* [EXERCISE PROMPT]
For the entries below, print exactly the lines between the line holding "Cartel en la" and the line holding "中文（台灣）: 南投鹿谷秀峰天主堂兼謝省躬神父紀念館", inclusive, and nothing else.

BEGIN

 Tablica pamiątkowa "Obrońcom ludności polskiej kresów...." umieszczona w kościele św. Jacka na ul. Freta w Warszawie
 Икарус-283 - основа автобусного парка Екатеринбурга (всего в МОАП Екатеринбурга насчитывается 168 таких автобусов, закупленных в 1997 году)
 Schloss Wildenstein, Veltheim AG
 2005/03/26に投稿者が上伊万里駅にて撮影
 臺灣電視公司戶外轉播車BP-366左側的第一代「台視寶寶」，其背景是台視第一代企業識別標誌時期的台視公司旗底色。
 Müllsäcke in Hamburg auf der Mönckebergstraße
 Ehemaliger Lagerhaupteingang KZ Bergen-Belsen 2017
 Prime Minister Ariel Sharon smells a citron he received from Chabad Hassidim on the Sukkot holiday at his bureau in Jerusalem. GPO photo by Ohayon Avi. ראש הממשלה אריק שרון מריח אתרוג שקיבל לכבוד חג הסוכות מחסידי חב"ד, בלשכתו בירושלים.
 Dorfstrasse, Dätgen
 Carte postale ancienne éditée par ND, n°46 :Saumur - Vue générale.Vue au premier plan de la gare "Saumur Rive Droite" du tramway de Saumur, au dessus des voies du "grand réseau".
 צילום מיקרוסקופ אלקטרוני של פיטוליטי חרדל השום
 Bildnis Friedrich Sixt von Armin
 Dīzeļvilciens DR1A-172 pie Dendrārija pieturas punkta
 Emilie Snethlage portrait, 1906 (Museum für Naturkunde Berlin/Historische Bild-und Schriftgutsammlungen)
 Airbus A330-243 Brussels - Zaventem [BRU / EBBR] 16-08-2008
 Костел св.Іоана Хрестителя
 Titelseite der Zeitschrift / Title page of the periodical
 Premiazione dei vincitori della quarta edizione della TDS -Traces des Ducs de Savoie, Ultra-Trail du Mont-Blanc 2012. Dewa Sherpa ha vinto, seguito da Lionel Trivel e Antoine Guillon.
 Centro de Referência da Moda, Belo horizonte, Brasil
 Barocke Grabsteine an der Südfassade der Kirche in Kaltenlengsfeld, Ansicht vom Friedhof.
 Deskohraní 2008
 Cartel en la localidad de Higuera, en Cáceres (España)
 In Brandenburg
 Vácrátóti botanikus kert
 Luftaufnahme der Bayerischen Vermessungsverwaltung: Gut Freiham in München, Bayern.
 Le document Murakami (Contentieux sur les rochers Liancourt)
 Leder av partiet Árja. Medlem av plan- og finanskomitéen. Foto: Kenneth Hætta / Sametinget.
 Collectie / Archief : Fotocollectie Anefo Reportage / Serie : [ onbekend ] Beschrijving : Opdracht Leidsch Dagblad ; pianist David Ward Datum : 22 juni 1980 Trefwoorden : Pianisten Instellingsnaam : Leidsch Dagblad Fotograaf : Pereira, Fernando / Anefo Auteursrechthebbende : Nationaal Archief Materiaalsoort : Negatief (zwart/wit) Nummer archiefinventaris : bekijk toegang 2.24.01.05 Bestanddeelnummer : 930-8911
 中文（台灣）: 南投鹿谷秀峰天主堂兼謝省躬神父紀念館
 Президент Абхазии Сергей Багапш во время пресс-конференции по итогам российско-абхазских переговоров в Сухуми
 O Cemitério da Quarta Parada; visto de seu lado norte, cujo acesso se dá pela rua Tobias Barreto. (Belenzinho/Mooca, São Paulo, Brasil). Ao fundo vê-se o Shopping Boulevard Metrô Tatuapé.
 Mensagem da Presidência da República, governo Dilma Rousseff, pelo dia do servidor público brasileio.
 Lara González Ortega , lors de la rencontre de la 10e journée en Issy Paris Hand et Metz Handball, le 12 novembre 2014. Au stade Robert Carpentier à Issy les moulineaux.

END

* [ANSWER TO THE PROBLEM]
 Cartel en la localidad de Higuera, en Cáceres (España)
 In Brandenburg
 Vácrátóti botanikus kert
 Luftaufnahme der Bayerischen Vermessungsverwaltung: Gut Freiham in München, Bayern.
 Le document Murakami (Contentieux sur les rochers Liancourt)
 Leder av partiet Árja. Medlem av plan- og finanskomitéen. Foto: Kenneth Hætta / Sametinget.
 Collectie / Archief : Fotocollectie Anefo Reportage / Serie : [ onbekend ] Beschrijving : Opdracht Leidsch Dagblad ; pianist David Ward Datum : 22 juni 1980 Trefwoorden : Pianisten Instellingsnaam : Leidsch Dagblad Fotograaf : Pereira, Fernando / Anefo Auteursrechthebbende : Nationaal Archief Materiaalsoort : Negatief (zwart/wit) Nummer archiefinventaris : bekijk toegang 2.24.01.05 Bestanddeelnummer : 930-8911
 中文（台灣）: 南投鹿谷秀峰天主堂兼謝省躬神父紀念館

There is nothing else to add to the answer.